_WHAT YOU SHOULD DO_. Print out each record below, unaltered and complete, without its images.

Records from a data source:
%%

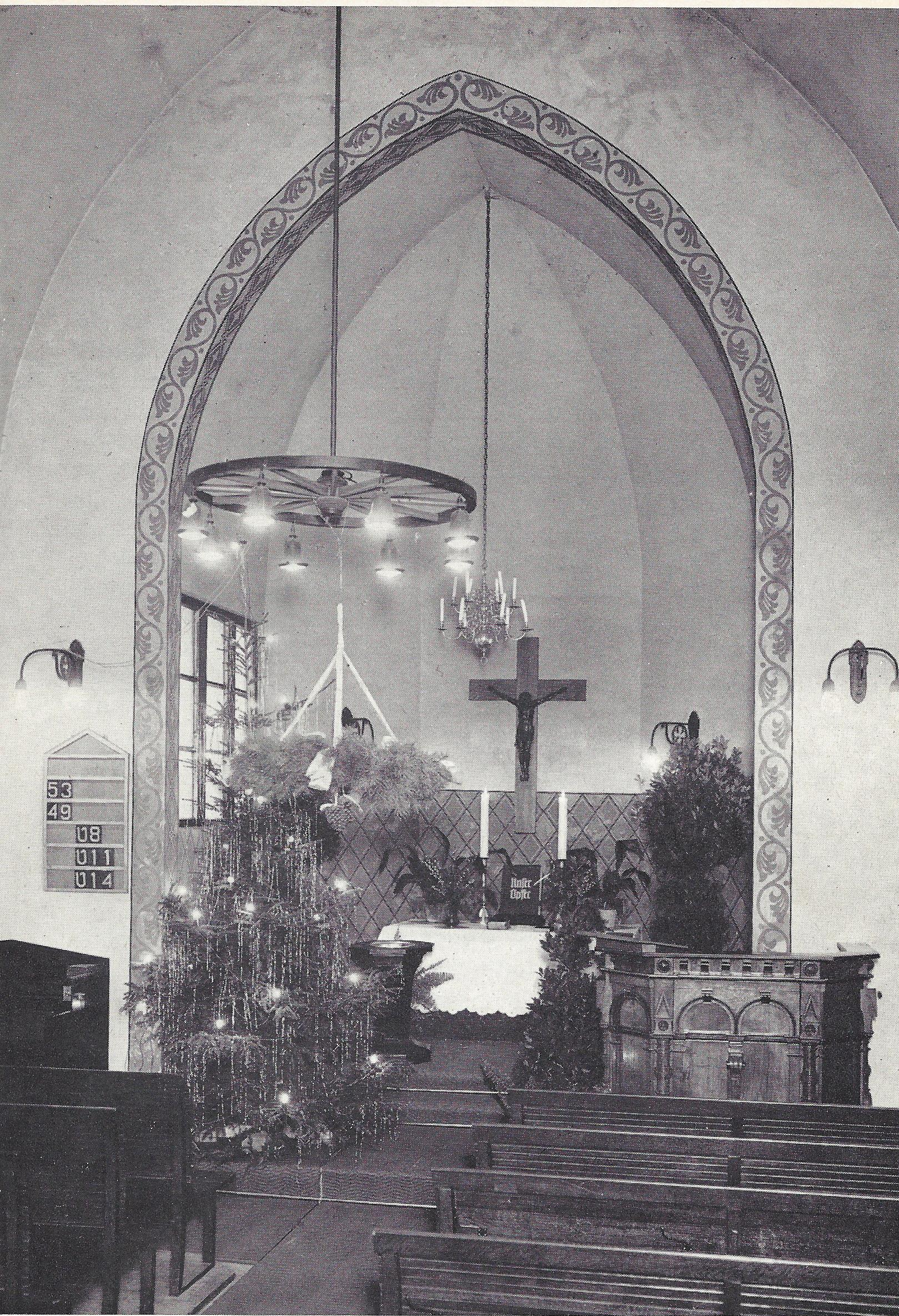 Provisorische Turmraumkapelle der Bürgermeister-Smidt-Gedächtniskirche in der Weihnachtszeit
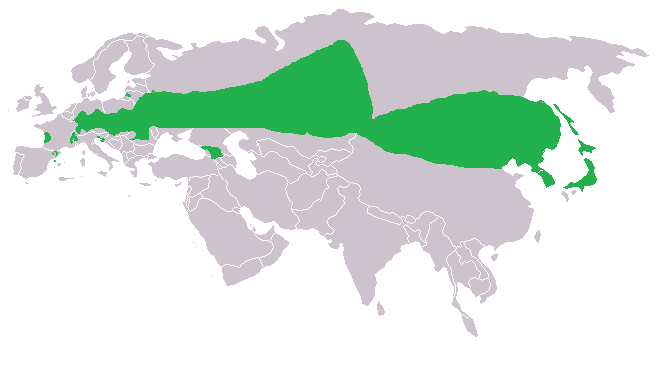 Rozmieszczenie modraszka telejusa (opracowanie własne)
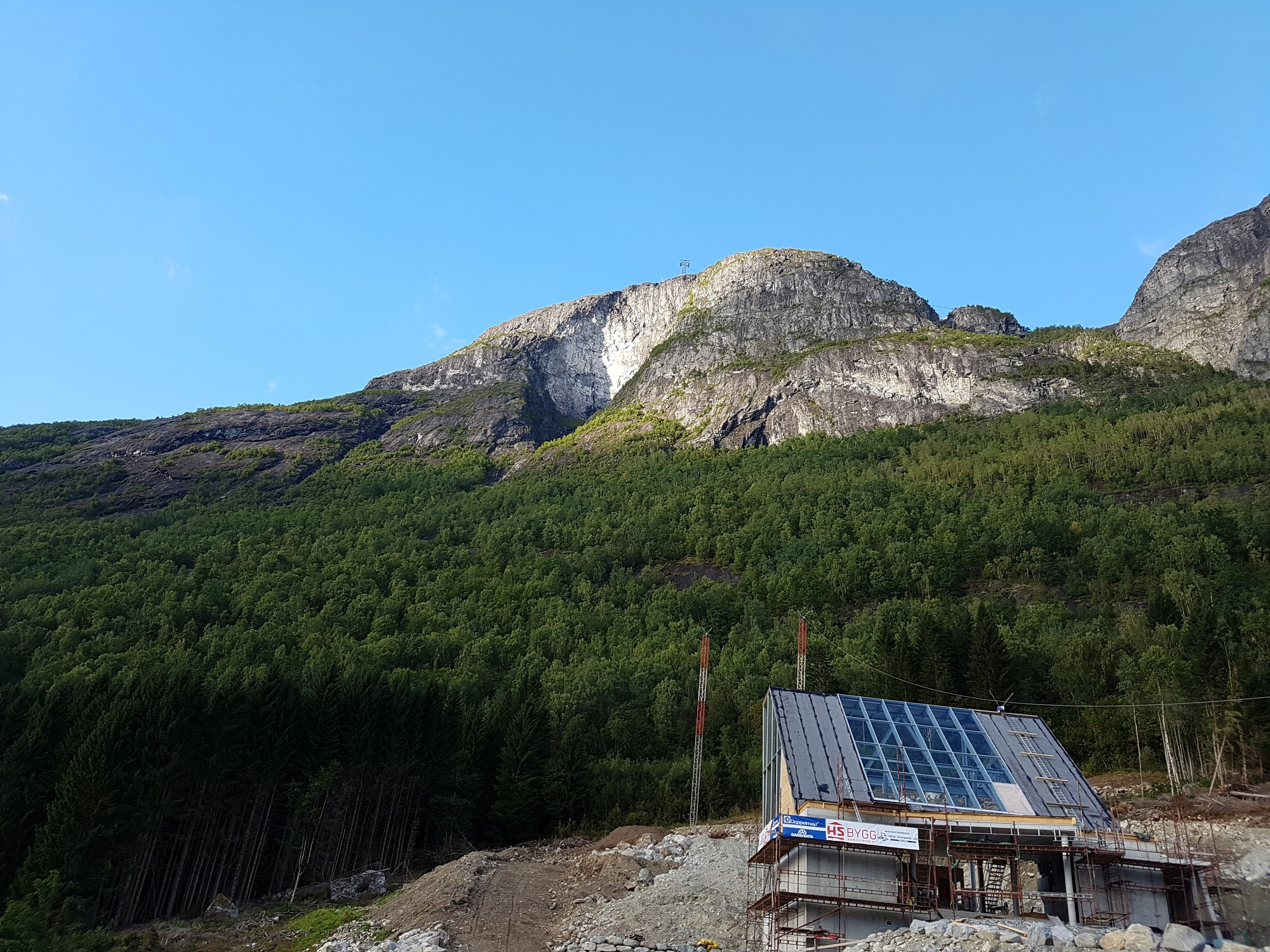 Hoven (1011 m.o.h.), sett fra fjordstasjon for Loen Skylift.
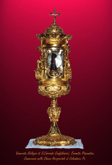 Reliquia di san Corrado conservata a Calendasco ove è Patrono. La foto è usabile per divulgare la devozione al Santo piacentino.
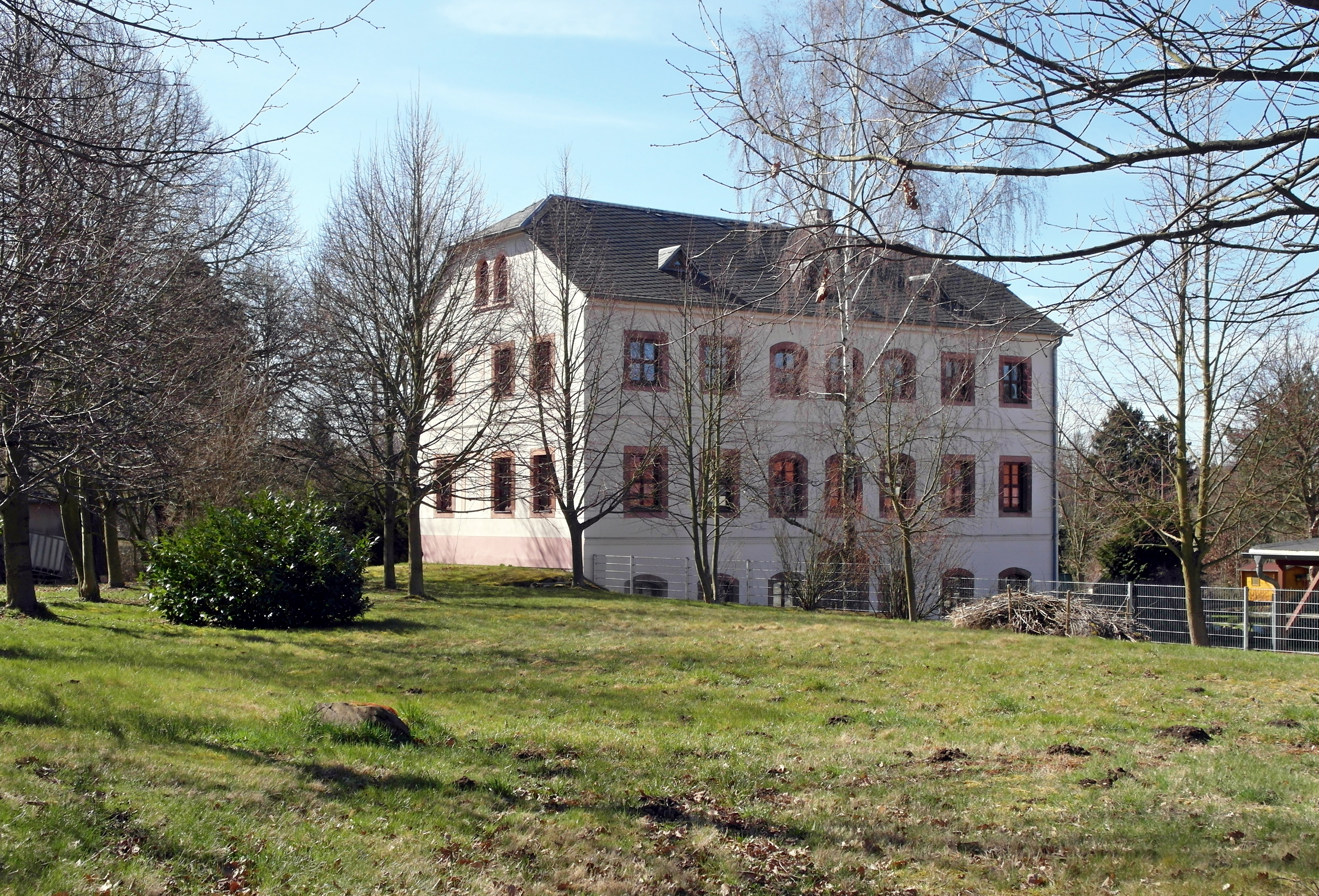 06.04.2018 093626 Klostergeringswalde (Geringswalde): Herrenhaus Klostergeringswalde, Waldheimer Weg 6 (GMP: 51.073948,12.918655). Hermann II. von Schönburg stiftete 1233 in Geringswalde ein Benediktinerinnenkloster. Nach der Reformation wurde es wieder aufgelöst. Über ein kurfürstliches Kammergut entstand daraus ab 1625 das Rittergut Klostergeringswalde mit durchweg bürgerlichen Besitzern bis 1945. Von Kloster und Rittergut ist nur das abgebildete Wohnhaus übrig geblieben. 2000 wurde es vom Eigentümer saniert. Nordostseite. [SAM4867.JPG]20180606100DR.JPG(c)Blobelt
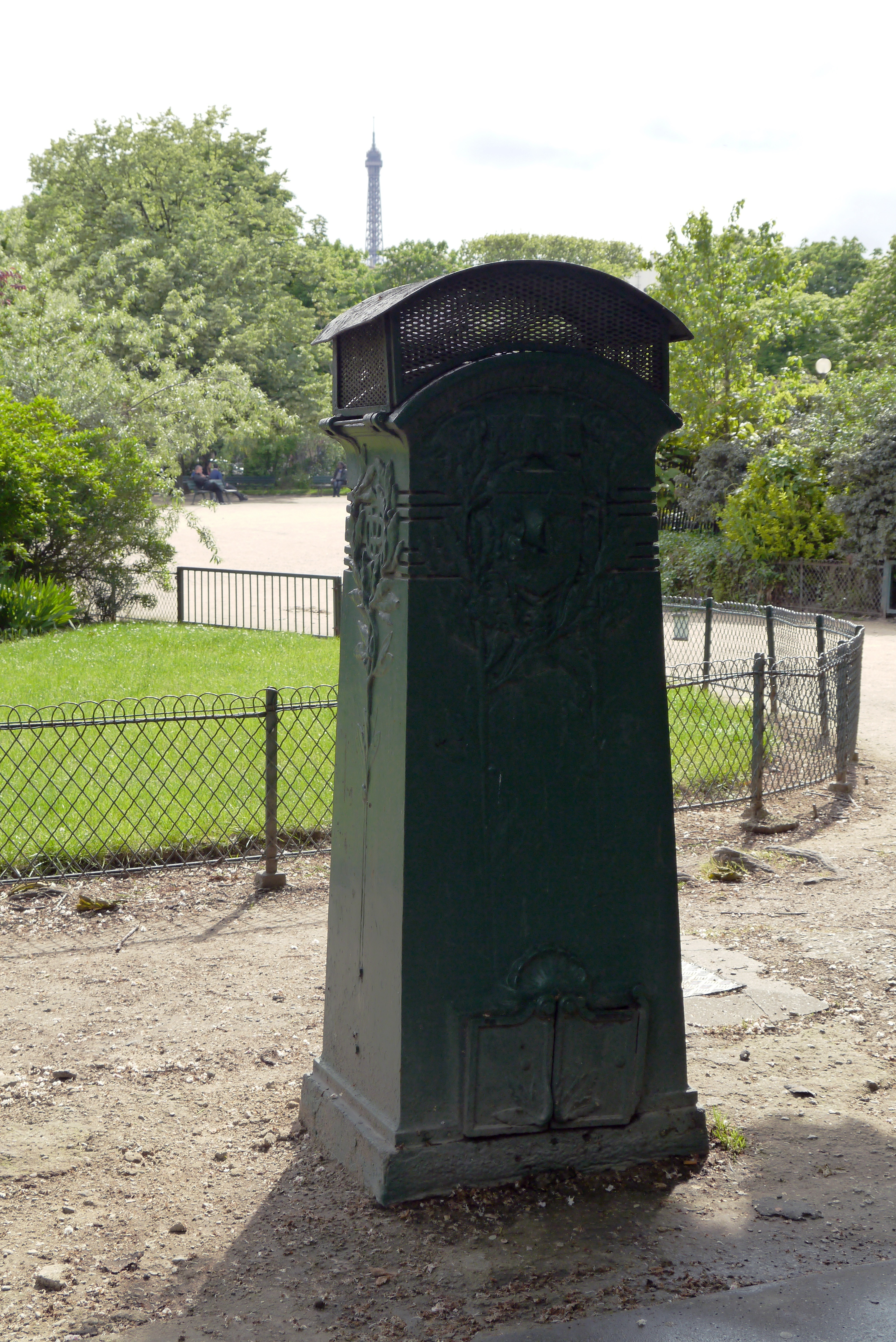 Sur l'avenue Gabriel, l'une des dernières boites à sable de Paris. Petits édicules en fonte, elles stockaient le sable utilisés par les cantonniers pour sabler les voies en cas de neige. Désormais inutiles, celles qui restent ont été reconverties en cheminée d'aération du métro.

%%

_RESULT FOR THIS EXERCISE_.
 Provisorische Turmraumkapelle der Bürgermeister-Smidt-Gedächtniskirche in der Weihnachtszeit
 Rozmieszczenie modraszka telejusa (opracowanie własne)
 Hoven (1011 m.o.h.), sett fra fjordstasjon for Loen Skylift.
 Reliquia di san Corrado conservata a Calendasco ove è Patrono. La foto è usabile per divulgare la devozione al Santo piacentino.
 06.04.2018 093626 Klostergeringswalde (Geringswalde): Herrenhaus Klostergeringswalde, Waldheimer Weg 6 (GMP: 51.073948,12.918655). Hermann II. von Schönburg stiftete 1233 in Geringswalde ein Benediktinerinnenkloster. Nach der Reformation wurde es wieder aufgelöst. Über ein kurfürstliches Kammergut entstand daraus ab 1625 das Rittergut Klostergeringswalde mit durchweg bürgerlichen Besitzern bis 1945. Von Kloster und Rittergut ist nur das abgebildete Wohnhaus übrig geblieben. 2000 wurde es vom Eigentümer saniert. Nordostseite. [SAM4867.JPG]20180606100DR.JPG(c)Blobelt
 Sur l'avenue Gabriel, l'une des dernières boites à sable de Paris. Petits édicules en fonte, elles stockaient le sable utilisés par les cantonniers pour sabler les voies en cas de neige. Désormais inutiles, celles qui restent ont été reconverties en cheminée d'aération du métro.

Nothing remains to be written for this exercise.